(Records from a dataset)
------------------------------------------------

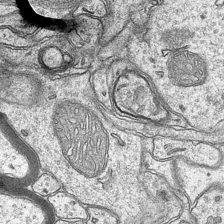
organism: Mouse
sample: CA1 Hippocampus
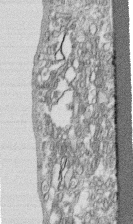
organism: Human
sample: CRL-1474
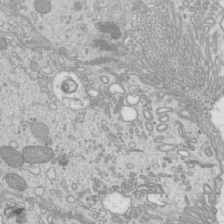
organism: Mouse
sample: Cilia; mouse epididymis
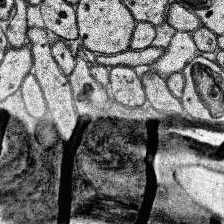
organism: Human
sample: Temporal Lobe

------------------------------------------------

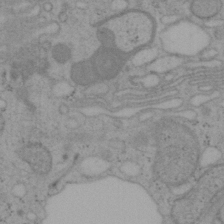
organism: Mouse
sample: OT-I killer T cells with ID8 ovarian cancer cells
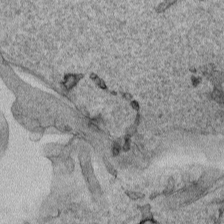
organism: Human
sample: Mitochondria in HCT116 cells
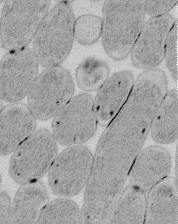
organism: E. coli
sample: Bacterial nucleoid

------------------------------------------------

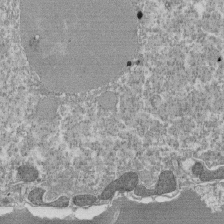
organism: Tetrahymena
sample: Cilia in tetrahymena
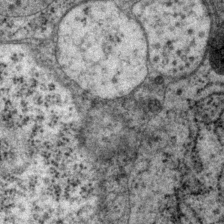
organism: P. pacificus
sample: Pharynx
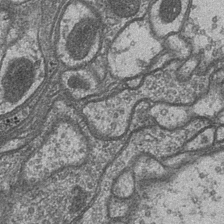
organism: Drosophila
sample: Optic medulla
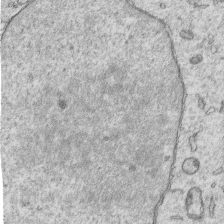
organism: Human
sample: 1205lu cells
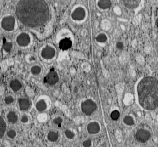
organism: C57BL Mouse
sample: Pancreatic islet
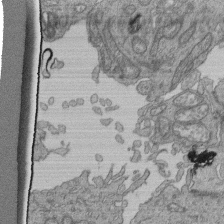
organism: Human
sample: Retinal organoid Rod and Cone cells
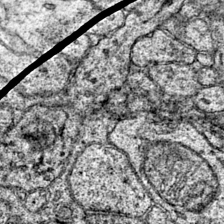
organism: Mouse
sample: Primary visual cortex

------------------------------------------------

▶ _EXERCISE BRIEF_
With the pictures removed, print only the lines starting at the line that has "sample: Pharynx" and ending at the line that has "sample: Primary visual cortex", both ends included, exactly as they stand above.

▶ _EXERCISE RESULT_
sample: Pharynx
organism: Drosophila
sample: Optic medulla
organism: Human
sample: 1205lu cells
organism: C57BL Mouse
sample: Pancreatic islet
organism: Human
sample: Retinal organoid Rod and Cone cells
organism: Mouse
sample: Primary visual cortex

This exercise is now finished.